Он вскочил, сделал несколько широких шагов вдоль скамьи, развернулся снова сел:

– Мария Петровна, вам очень плохо? – Голос его был полон искреннего, неподдельного сочувствия. Маша от неожиданности резко вдохнула воздух, закашлялась:

– Так сильно заметно? – тихо спросила она.

Он развел руками, и взгляд его сделался виноватым:

– Я мог бы чем-нибудь помочь вам?

Она едва коснулась его руки, говорить стало трудно, слезы подкатили к горлу:

– Ты мне очень помог, Ваня, – с благодарностью произнесла она. – И не зови меня, пожалуйста, Мария Петровна!

– Но я вас так называл, раньше…

– Это было давно, меня так никто не зовет, – сказала Маша. Она достала платочек, промокнула глаза, улыбнулась Ивану, – Хотя, знаешь, может быть, мне тоже теперь следует называть тебя как-то по-другому?

– Нет, – растерялся он.

– Тогда зови меня Машей, хорошо?

– Хорошо…

– Мне пора, – сказала она, вставая со скамьи, – служба начинается.

Он тоже встал, крепко пожал ей руку.

– Нет ли у вас, у тебя, – он запнулся, – запиши номер моего телефона, – поспешно поправился Иван, – вдруг, когда-нибудь еще приедешь, и мы сможем поговорить по душам.

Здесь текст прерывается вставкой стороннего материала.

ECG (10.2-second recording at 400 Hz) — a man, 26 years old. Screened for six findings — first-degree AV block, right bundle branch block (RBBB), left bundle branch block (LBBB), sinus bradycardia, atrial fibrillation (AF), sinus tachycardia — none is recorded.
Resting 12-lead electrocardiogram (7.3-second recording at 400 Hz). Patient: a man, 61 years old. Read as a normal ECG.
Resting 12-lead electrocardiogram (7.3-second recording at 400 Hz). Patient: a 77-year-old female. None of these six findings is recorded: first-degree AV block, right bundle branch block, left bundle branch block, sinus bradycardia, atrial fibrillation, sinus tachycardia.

– Конечно, Ваня, – Маша протянула ему свою визитную карточку, достала телефон и записала под диктовку его номер.

105

Когда закончилась служба, Маша, остановилась у выхода из храма, поджидая отца Варнаву.

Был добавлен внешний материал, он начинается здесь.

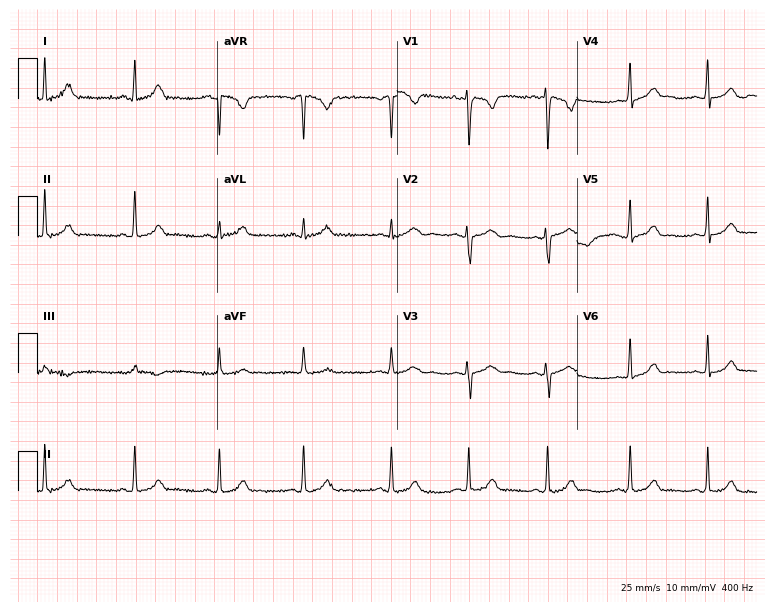
Standard 12-lead ECG recorded from a female patient, 19 years old. Read as a normal ECG.
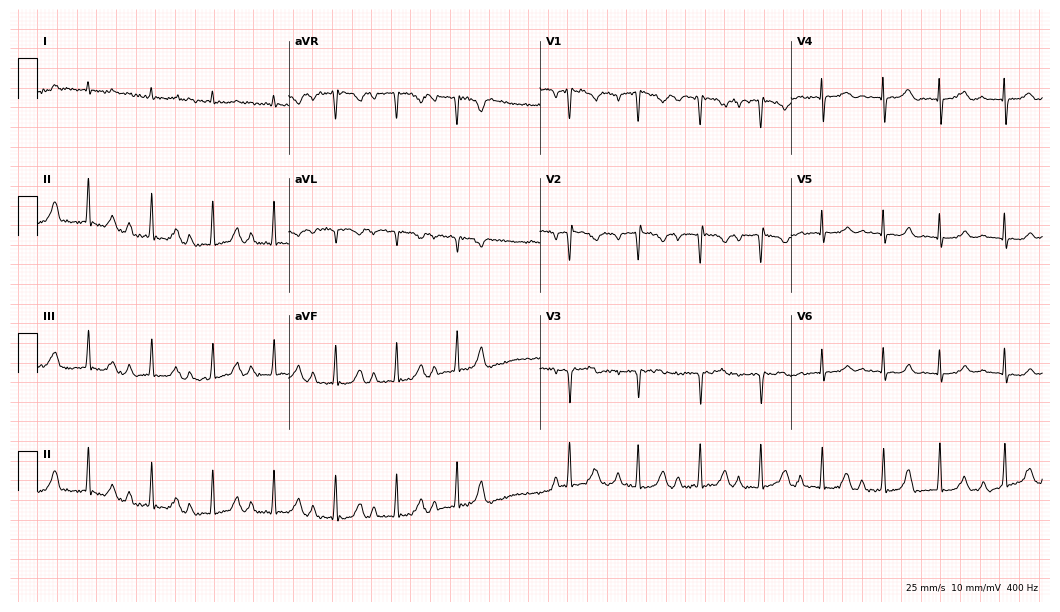
Standard 12-lead ECG recorded from a male patient, 74 years old (10.2-second recording at 400 Hz). The tracing shows first-degree AV block.

Наконец, она увидела его, он задержался с несколькими прихожанами. Когда все они направились к выходу, Маша робко шагнула навстречу.

– Мария, дочь моя! – негромко воскликнул монастырский священник, узнавая ее.

Маша, опустив голову, подошла за благословением.

– Как давно тебя не было, – посетовал отец Варнава, благословляя духовную дочь.

Маша коснулась губами его пахнущей ладаном кисти.

– Простите, отче, – шепнула она.

– Бог простит, – улыбнулся священник, – ты хотела поговорить?

– Да, я очень нуждаюсь в беседе с вами, отче, – негромко сказала Маша.

– Ну, что же, – отец Варнава на минуту задумался, – это можно устроить, – согласился он.

– Я вас отрываю от чего-то важного, – испугалась Маша.

Он покачал головой:

– В кои то веки приехала ко мне духовная дочь, что же я для нее не найду времени? – удивился монах.

– Нерадивая дочь, – вздохнула Маша.

– Ну-ну, притчу о блудном сыне помнишь?